To fix the `endpoints.yaml` missing error, you need to create an `endpoints.yaml` file with the required structure and details in the appropriate location within your project. Here are the steps to do so:

1. Create a new file named `endpoints.yaml` in the `.choreo` directory at the build context path of your project.
2. Copy the sample `endpoints.yaml` content provided in the information above and paste it into the newly created `endpoints.yaml` file.
3. Make sure to fill in the required fields such as `version`, `name`, `port`, `type`, `networkVisibility`, `context`, and `schemaFilePath` with appropriate values for your endpoint.
4. Save the `endpoints.yaml` file and commit it to your source code repository.

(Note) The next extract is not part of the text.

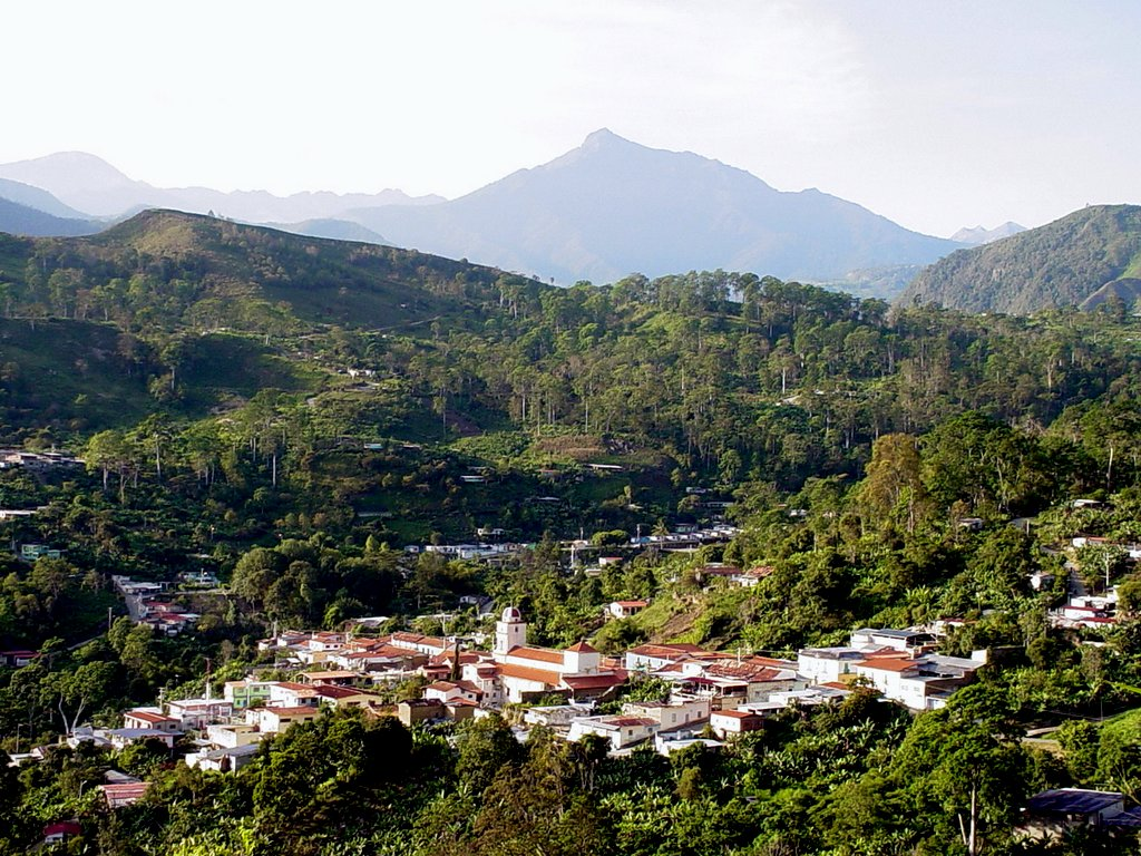 Panorámica de Torondoy

By following these steps and ensuring that the `endpoints.yaml` file is correctly configured and located within your project, you should be able to resolve the `endpoints.yaml` missing error and successfully define your endpoint details for Choreo platform.

In [22]:
answer = rag_chain.invoke("how to learn more about Generative AI?")
display(Markdown(answer))

To learn more about Generative AI, you can explore online courses, tutorials, research papers, and resources provided by educational platforms, research institutions, and industry experts. Additionally, you can participate in workshops, attend conferences, and join online communities focused on Generative AI to stay updated on the latest advancements and best practices in the field. By actively engaging with the Generative AI community and continuously learning from various sources, you can deepen your understanding and expertise in this exciting and rapidly evolving technology.

In [23]:
prompt = """You are an assistant to the Choreo users, to help them to use Choreo platform by using the given information to answer their questions. DO NOT answer the questions unrelated to Choreo platform.

Choreo is an internal developer platform that allows build and deploying (CI/CD), observe, manage user services, proxies, web-apps etc

Information: {context}

Question: {question}
"""

prompt_template = ChatPromptTemplate.from_messages([HumanMessagePromptTemplate.from_template(prompt)])
def format_docs(docs):
    return "\n\n".join(doc.page_content for doc in docs)

rag_chain = (
    {"context": db.as_retriever() | format_docs, "question": RunnablePassthrough()}
    | prompt_template
    | llm
    | StrOutputParser()
)

answer = rag_chain.invoke("how to learn more about Generative AI?")
display(Markdown(answer))

I can only provide information related to the Choreo platform. If you have any questions about Choreo, feel free to ask!